EXERCISE PROMPT:
Write out exactly the lines below from the one containing "麻豆代天府庚戌太歲倪秘大將軍神像" to the last, both ends kept, and nothing more; skip all pictures.

LISTED ENTRIES:
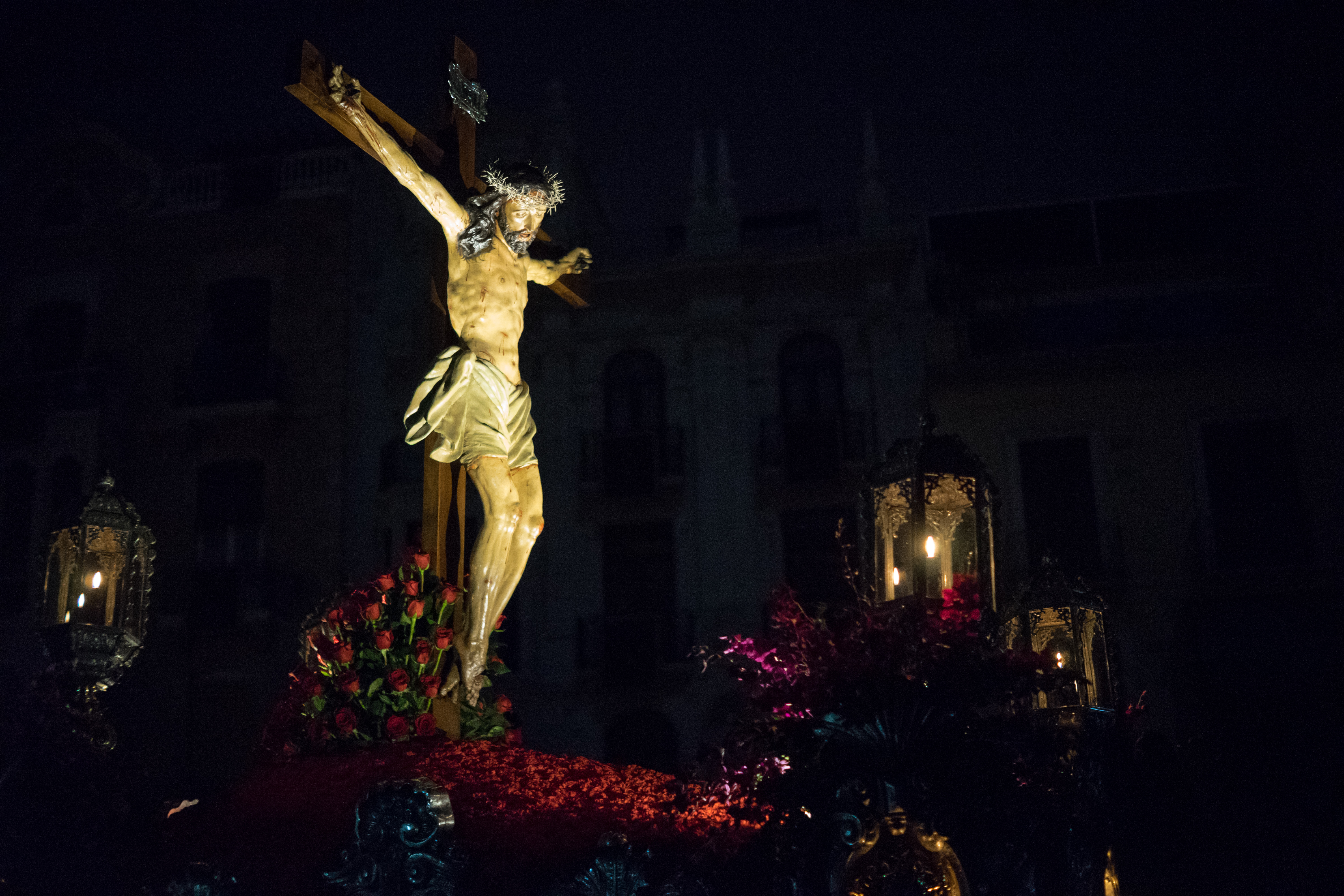 Cofradia del Refugio. Procesión del Silencio. Cristo del Refugio. This is a photography of a Folklore festival in Spain (Wikidata id Q5685566).
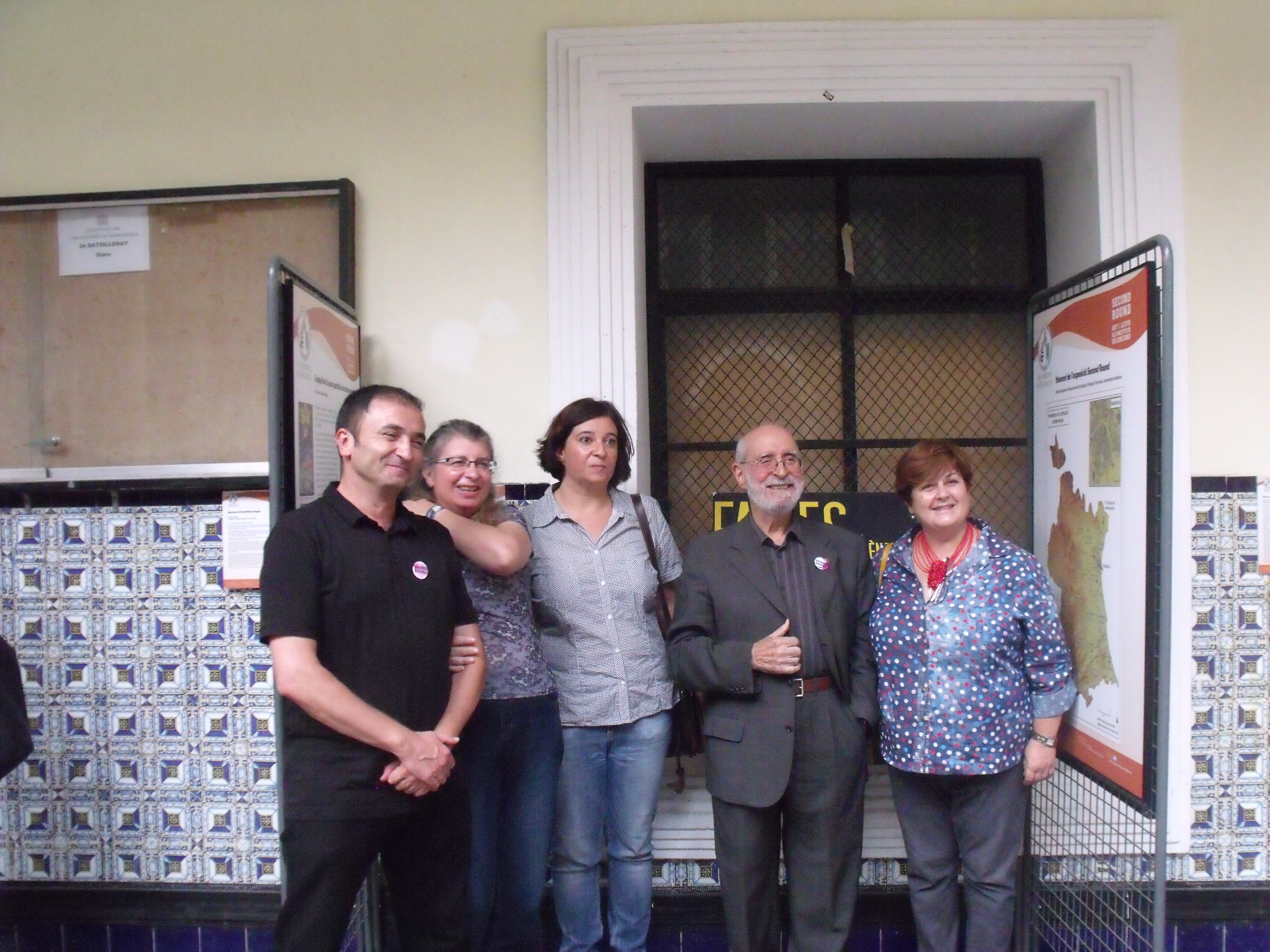 Foto de grupo ante el panel del IES Juan de Garay de Valencia. De izquierda a derecha: Ricardo Huerta, comisario de la exposición; jefa del departamento de dibujo del IES Juan de Garay, Aurora Moreno y una profesora del centro; Roman de la Calle, catedrático de Estética y Teoría de las Artes de la Universitat de València y Presidente de la Real Academia de Bellas Artes de San Carlos y Fina Pons, Jefa de Estudios del IES Juan de Garay de Valencia.
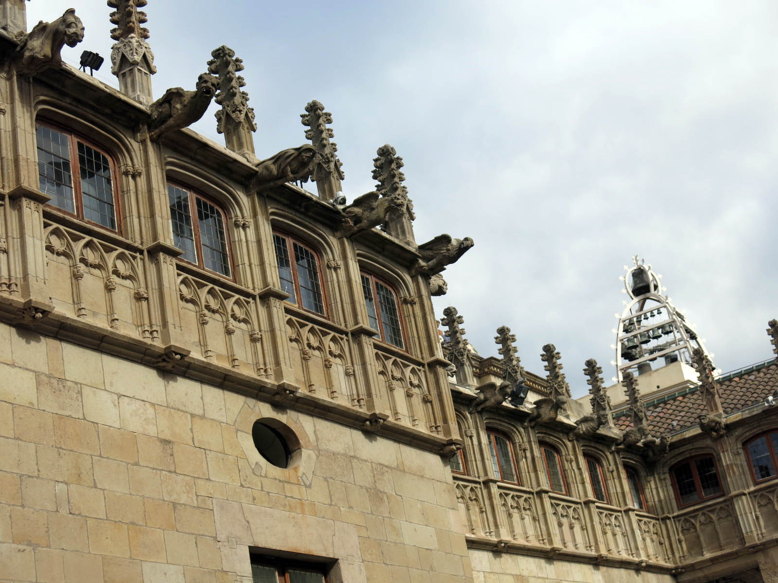 Palau de la Generalitat (Barcelona) Object location41° 22′ 58.01″ N, 2° 10′ 36.01″ E
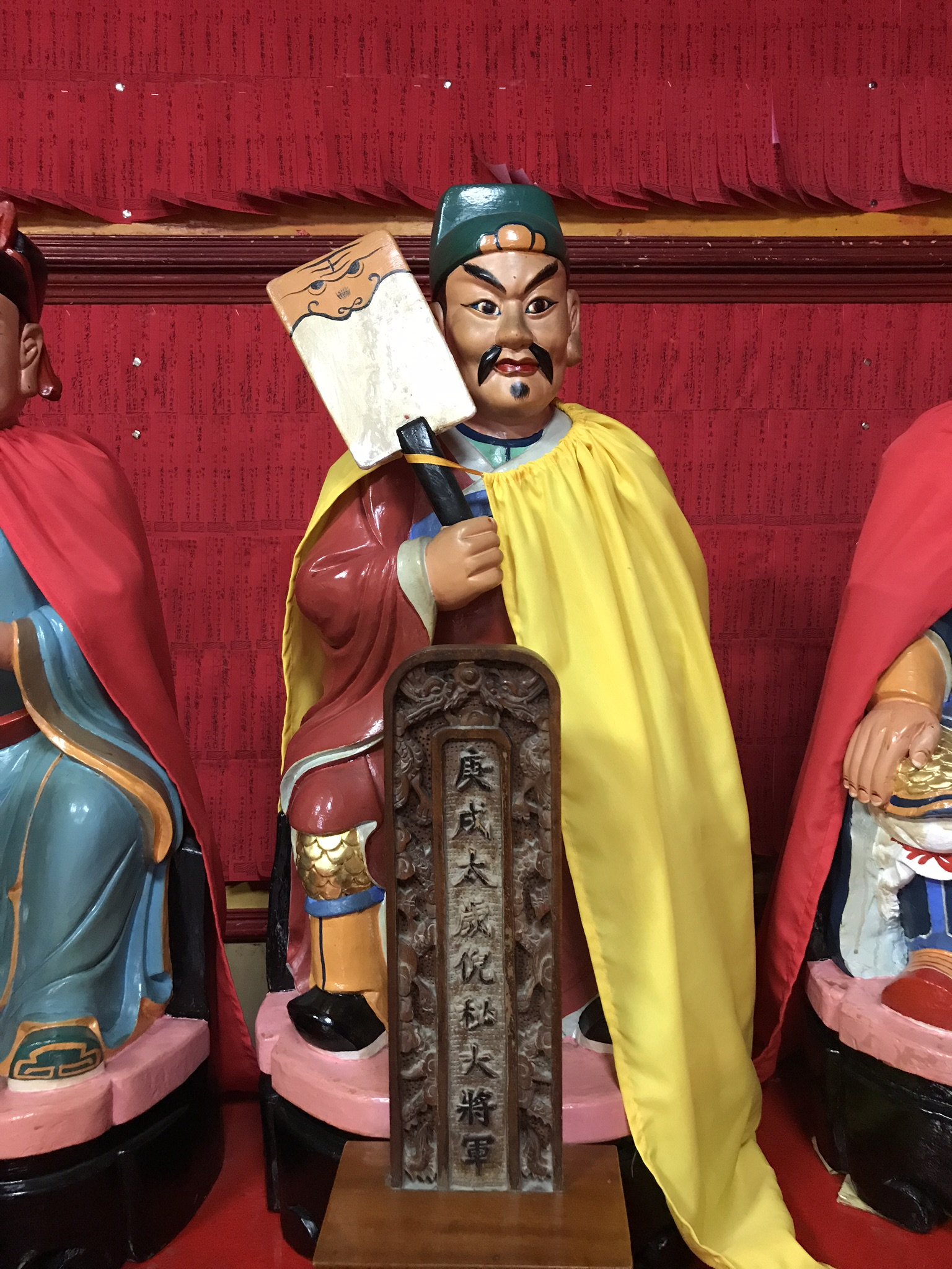 麻豆代天府庚戌太歲倪秘大將軍神像
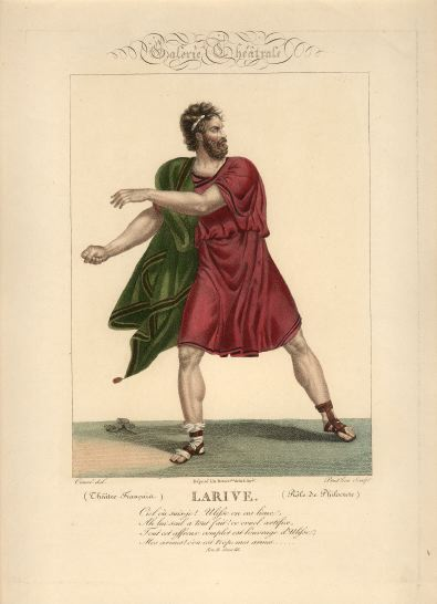 Jean Maudit de Larive
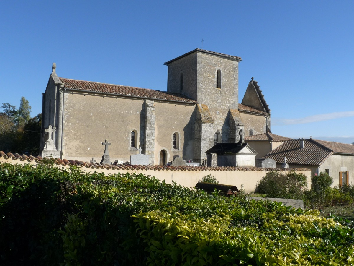 Eglise de Chatenet, Charente-Maritime, France
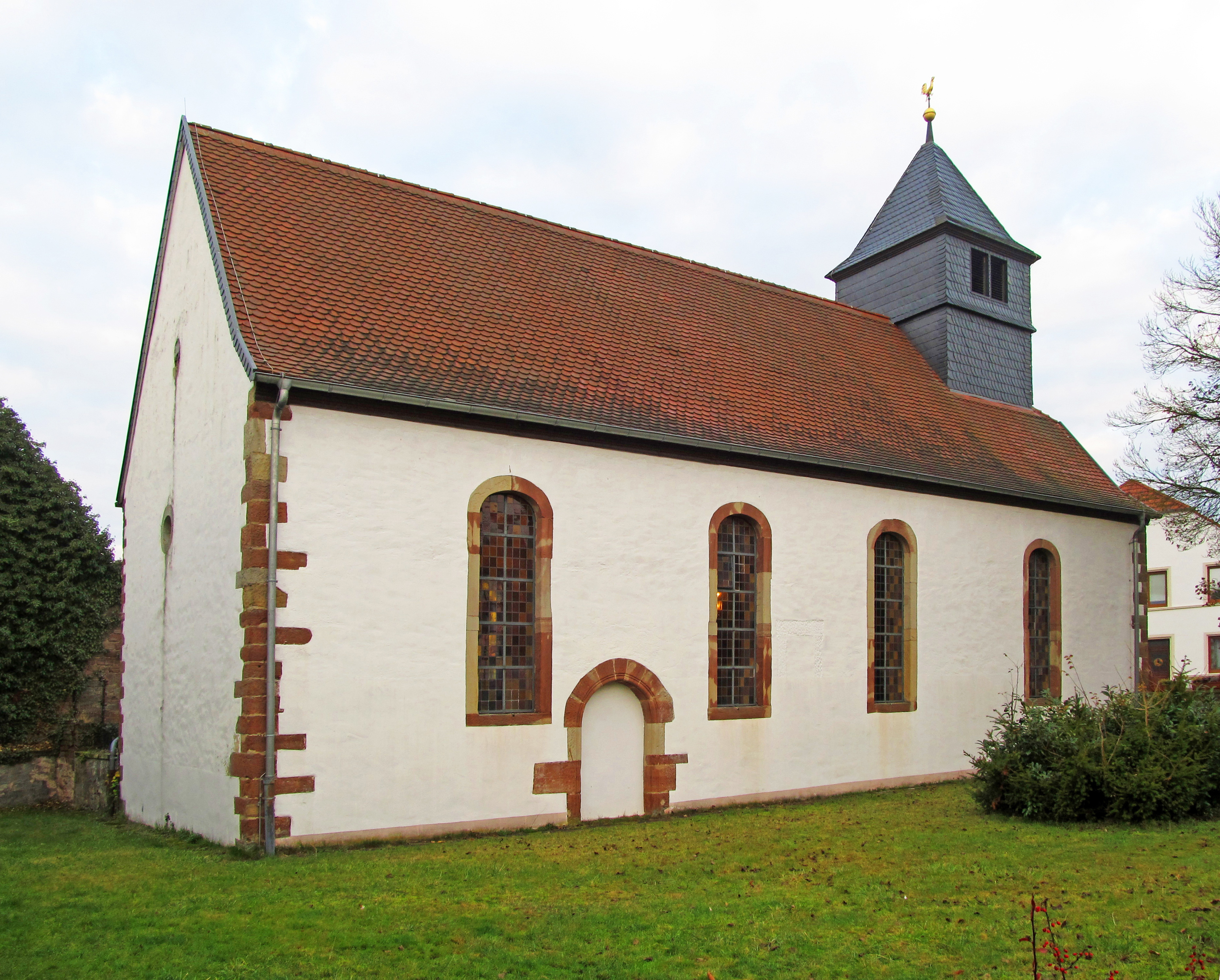 Die protestantische Kirche in Breitfurt, einem Stadtteil von Blieskastel, Saarland

EXERCISE RESULT:
 麻豆代天府庚戌太歲倪秘大將軍神像
 Jean Maudit de Larive
 Eglise de Chatenet, Charente-Maritime, France
 Die protestantische Kirche in Breitfurt, einem Stadtteil von Blieskastel, Saarland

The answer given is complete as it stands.